25/11/2023
Si la nature ne m’avait pas donné deux antidotes excellents, l’amour du travail et la gaieté, il y a longtemps que je serais mort de désespoir
... Est-ce le cas pour les Enarques de la promotion Voltaire de 1980 à celle de Charlie Hebdo de 2015 :
« A Charles-Augustin Ferriol, comte d'Argental
1er avril [1768], et ce n’est pas un poisson d’avril.
Je reçois, mon cher ange, votre lettre du 26 mars. Vous n’avez donc pas reçu mes dernières , vous n’avez donc pas touché les quarante écus que je vous ai envoyés par M. le duc de Praslin 1, ou bien vous n’avez pas été content de cette somme ? Il est pourtant très vrai que nous n’avons pas davantage à dépenser, l’un portant l’autre. Voilà à quoi se réduit tout le fracas de Paris et de Londres. Serait-il possible que ma dernière lettre adressée à Lyon 2 ne vous fût pas parvenue ? Je vous y rendais compte de mes arrangements avec Mme Denis, et ce compte était conforme à ce que j’écris à M. de Thibouville . Ma lettre est pour vous et pour lui. Mandez-moi, je vous en conjure, si vous avez reçu cette lettre, qui doit être timbrée de Lyon 3. Cela est de la plus grande importance, car, si elle ne vous a pas été rendue, c’est une preuve que mon correspondant est au moins très négligent. Je vous disais que j’étais dans les bonnes grâces de M. Jeannel 4, et je vous le prouve, puisque c’est lui qui vous envoie ma lettre et La Princesse de Babylone 5.
Vous me demandez pourquoi j’ai chez moi un jésuite ? Je voudrais en avoir deux ; et, si on me fâche, je me ferai communier par eux deux fois par jour. Je ne veux point être martyr à mon âge. J’ai beau travailler sans relâche au Siècle de Louis XIV, j’ai beau voyager avec une Princesse de Babylone, m’amuser à des tragédies et des comédies, être agriculteur et maçon, on s’obstine à m’imputer toutes les nouveautés dangereuses qui paraissent. Il y a un baron d’Holbach à Paris qui fait venir toutes les brochures imprimées à Amsterdam chez Marc-Michel Rey. Ce libraire, qui est celui de Jean-Jacques, les met probablement sous mon nom. Il est physiquement impossible que j’aie pu suffire à composer toutes ces rapsodies . N’importe, on me les attribue pour les vendre.
J’ai lu la relation 6 dont vous me parlez . Elle n’est point du tout sage et modérée, comme on vous l’a dit . Elle me paraît très outrageante pour les juges.

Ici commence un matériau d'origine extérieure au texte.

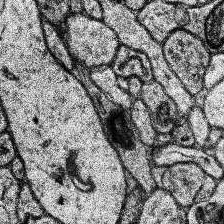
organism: Human
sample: Temporal Lobe
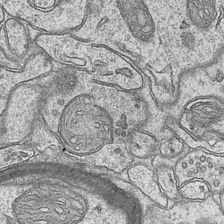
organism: Mouse
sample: CA1 Hippocampus
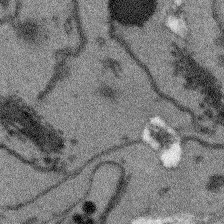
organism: Arabidopsis thaliana
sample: Root tip
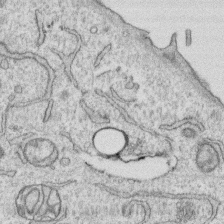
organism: Human
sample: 1205lu cells
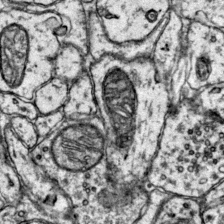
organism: Mouse
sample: Primary visual cortex
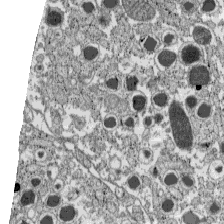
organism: C57BL Mouse
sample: Pancreatic islet
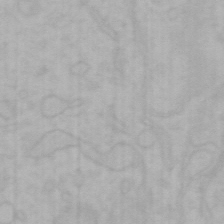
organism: Mouse
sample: Choroid plexus
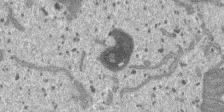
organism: Human
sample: Lung epithelial cells infected with SARS-CoV-2
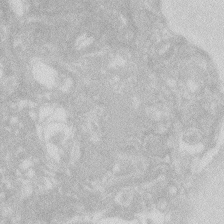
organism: Zebrafish
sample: Macrophage
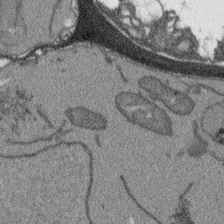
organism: Arabidopsis thaliana
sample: Root tip
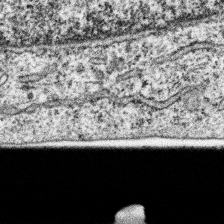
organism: Human
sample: HeLa cells
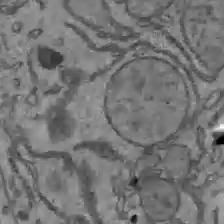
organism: C57BL Mouse
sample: Liver
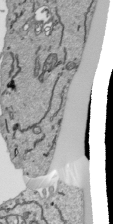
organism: Human
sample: Mitochondria in HCT116 cells
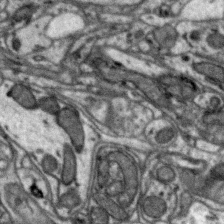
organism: Zebra finch
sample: Brain
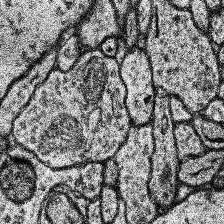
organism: Human
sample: Temporal Lobe
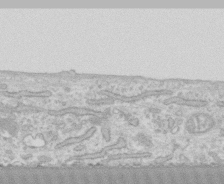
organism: Human
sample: CRL-1474
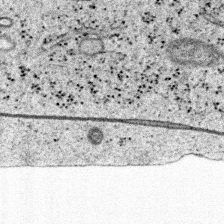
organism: Human
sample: HeLa cells
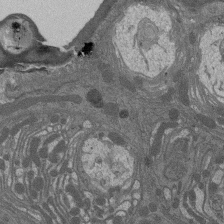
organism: Drosophila
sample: Antenna
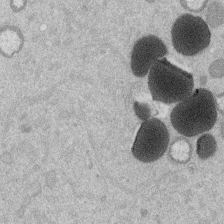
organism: Mouse
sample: Dividing mouse embryo 1 cell stage
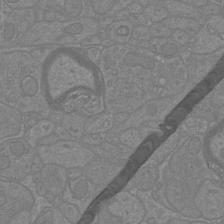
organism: Mouse
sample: Cortical neurons
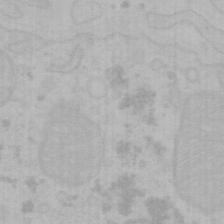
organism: Mouse
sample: Choroid plexus
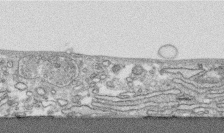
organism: Human
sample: CRL-1474
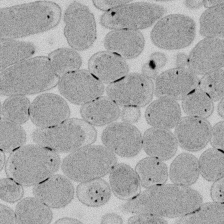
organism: E. coli
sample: Bacterial nucleoid
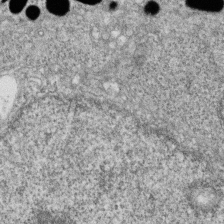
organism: Zebrafish
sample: Cilia; retinal pigment epithelium
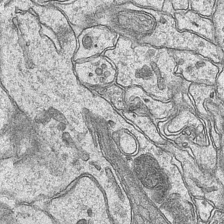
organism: Mouse
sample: CA1 Hippocampus
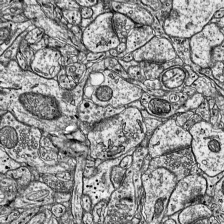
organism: Mouse
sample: Visual Cortex
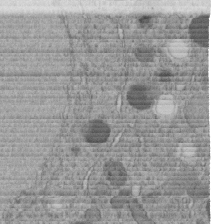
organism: C. elegans
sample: C. elegans embryo early stage
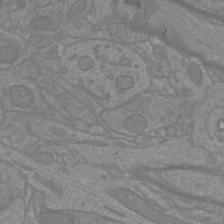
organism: Mouse
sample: Cortical neurons
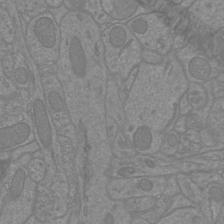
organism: Mouse
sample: Cortical neurons
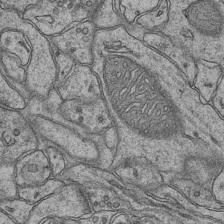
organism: Mouse
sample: CA1 Hippocampus
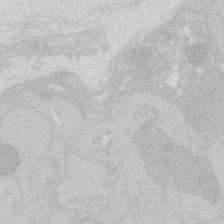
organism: Zebrafish
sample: Macrophage
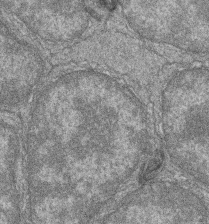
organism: Zebrafish
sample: Cilia; retinal pigment epithelium
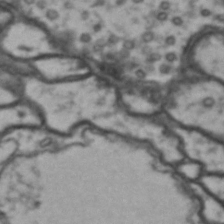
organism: Drosophila
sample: Brain
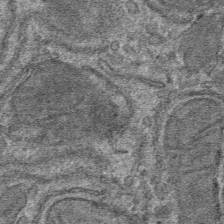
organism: Mouse
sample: Mouse hepatocytes
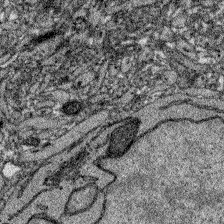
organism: Zebrafish
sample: Larval olfactory bulb
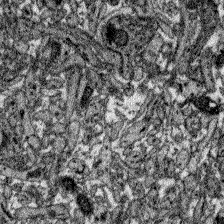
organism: Zebrafish
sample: Larval olfactory bulb
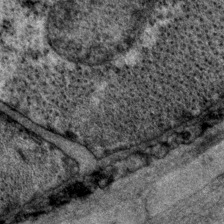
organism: P. pacificus
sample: Pharynx
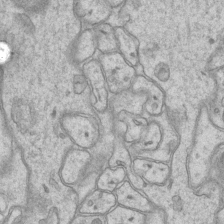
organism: Mouse
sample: CA1 Hippocampus
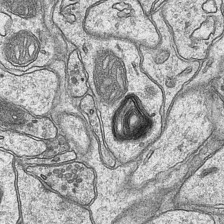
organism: Mouse
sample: CA1 Hippocampus
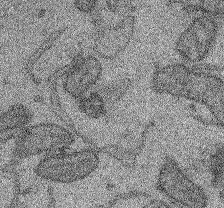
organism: Human
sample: HeLa cells
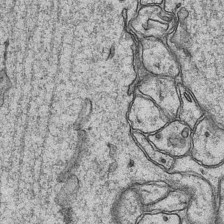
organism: Mouse
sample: CA1 Hippocampus
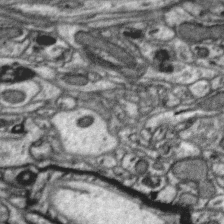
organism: Zebra finch
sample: Brain
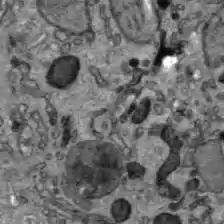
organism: C57BL Mouse
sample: Liver
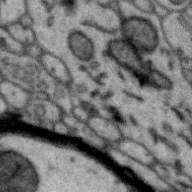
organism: Zebra finch
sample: Brain
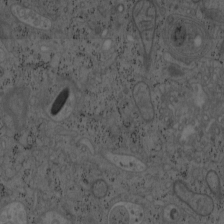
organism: Mouse
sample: OT-I killer T cells with ID8 ovarian cancer cells
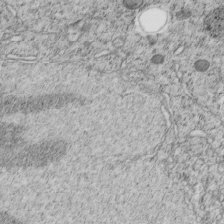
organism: C. elegans
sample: C. elegans embryo early stage
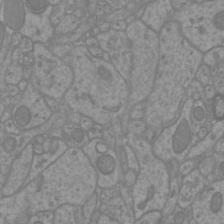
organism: Mouse
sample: Cortical neurons
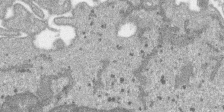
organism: Human
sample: Lung epithelial cells infected with SARS-CoV-2
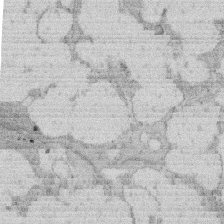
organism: Rat
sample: Salivary granule
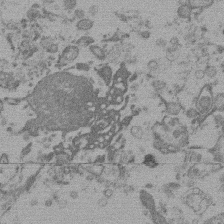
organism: Mouse
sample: Dividing mouse embryo 1 cell stage
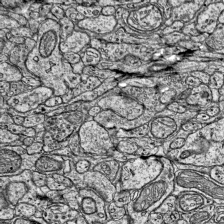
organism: Mouse
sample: Visual Cortex
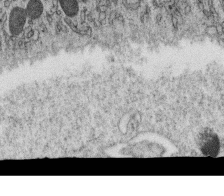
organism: C. elegans
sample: C. elegans oocyte; sperm cells
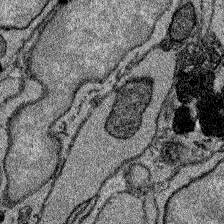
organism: Zebrafish
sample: Larval olfactory bulb
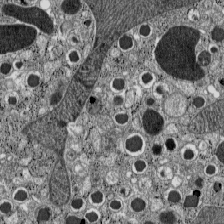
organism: C57BL Mouse
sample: Pancreatic islet
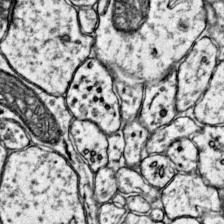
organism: Mouse
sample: Primary visual cortex
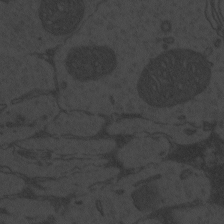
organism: Zebrafish
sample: Macrophage infected with Toxoplasma gondii
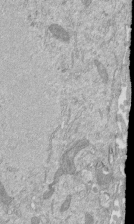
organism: Mouse
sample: ED-1 cell nuclei; centrioles
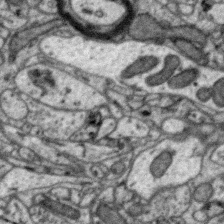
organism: Zebra finch
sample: Brain
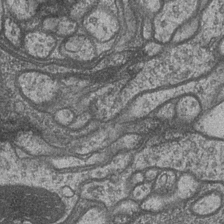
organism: Drosophila
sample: Optic medulla
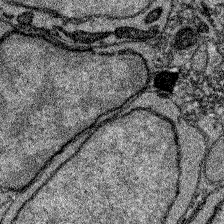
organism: Zebrafish
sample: Larval olfactory bulb
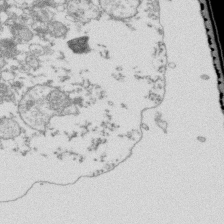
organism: Human
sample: HeLa cell HIV synapse
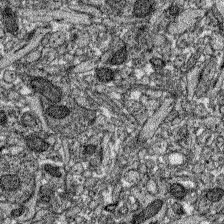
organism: Zebrafish
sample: Larval olfactory bulb
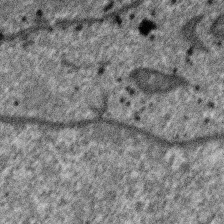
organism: Human
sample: Lung epithelial cells infected with SARS-CoV-2

Jugez donc, mon cher ange, quel doit être mon état . Calomnié continuellement, pouvant être condamné sans être entendu, je passe mes derniers jours dans une crainte trop fondée. Cinquante ans de travaux ne m’ont fait que cinquante ennemis de plus, et je suis toujours prêt à aller chercher ailleurs, non pas le repos, mais la sécurité. Si la nature ne m’avait pas donné deux antidotes excellents, l’amour du travail et la gaieté, il y a longtemps que je serais mort de désespoir.
Dieu soit béni, puisque Mme d’Argental se porte mieux : Je me recommande a ses bontés.

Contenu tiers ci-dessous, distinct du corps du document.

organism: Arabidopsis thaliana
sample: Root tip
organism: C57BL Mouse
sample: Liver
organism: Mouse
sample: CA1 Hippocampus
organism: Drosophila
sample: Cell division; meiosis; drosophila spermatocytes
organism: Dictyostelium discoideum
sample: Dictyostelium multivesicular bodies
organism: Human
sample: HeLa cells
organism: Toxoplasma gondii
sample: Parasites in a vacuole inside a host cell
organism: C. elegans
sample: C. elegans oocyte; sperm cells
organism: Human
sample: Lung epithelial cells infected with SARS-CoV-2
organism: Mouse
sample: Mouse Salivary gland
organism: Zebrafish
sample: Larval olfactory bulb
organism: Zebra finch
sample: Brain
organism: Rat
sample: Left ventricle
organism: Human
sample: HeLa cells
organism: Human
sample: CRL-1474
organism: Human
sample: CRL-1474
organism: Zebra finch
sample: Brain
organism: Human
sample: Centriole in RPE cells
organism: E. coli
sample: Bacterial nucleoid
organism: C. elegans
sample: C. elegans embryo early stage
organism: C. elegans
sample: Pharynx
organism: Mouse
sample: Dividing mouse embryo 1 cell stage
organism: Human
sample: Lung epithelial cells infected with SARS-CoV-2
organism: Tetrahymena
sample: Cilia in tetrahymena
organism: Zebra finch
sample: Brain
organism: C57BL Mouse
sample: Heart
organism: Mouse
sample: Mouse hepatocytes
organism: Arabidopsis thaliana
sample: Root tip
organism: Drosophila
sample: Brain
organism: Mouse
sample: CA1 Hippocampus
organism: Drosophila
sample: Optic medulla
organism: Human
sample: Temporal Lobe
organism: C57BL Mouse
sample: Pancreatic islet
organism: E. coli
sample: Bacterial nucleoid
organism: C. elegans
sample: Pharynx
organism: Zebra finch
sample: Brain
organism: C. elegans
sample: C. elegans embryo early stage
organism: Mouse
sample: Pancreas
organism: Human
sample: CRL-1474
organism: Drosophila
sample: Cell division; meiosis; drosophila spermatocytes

Mes compliments je vous prie à Mme Gillet 7 .»
1 Un exemplaire de L’Homme aux quarante écus. Voir lettre du 2 novembre 1767 à Damilaville : http://voltaireathome.hautetfort.com/archive/2023/06/02/ces-bagatelles-amusent-un-moment-deux-ou-trois-cents-oisifs-6445853.html
2 Cette lettre manque.
3 L'adresse de cette lettre ne nous est pas parvenue .
4 Sur Jeannel, intendant général des postes, voir lettre du 9 août 1756 à Thieriot : http://voltaireathome.hautetfort.com/archive/2012/08/05/je-m-unis-a-tout-hasard-aux-sentiments-des-saints-sans-savoi.html
5 Voir : http://www.monsieurdevoltaire.com/article-conte-la-princesse-de-babylone-chapitre-i-103028927.html
6 La relation du chevalier de La Barre : https://fr.wikisource.org/wiki/Page:Voltaire_-_%C5%92uvre... ; voir lettre de janvier 1768 à Cramer : http://voltaireathome.hautetfort.com/archive/2023/08/17/je-veux-ramener-les-hommes-a-l-amour-de-l-humanite-par-l-hor-6457104.html
7 Mme Gillet était non pas une bas-bleu comme on l'a dit, mais une femme d'esprit qui collaborait à la feuille de Fréron.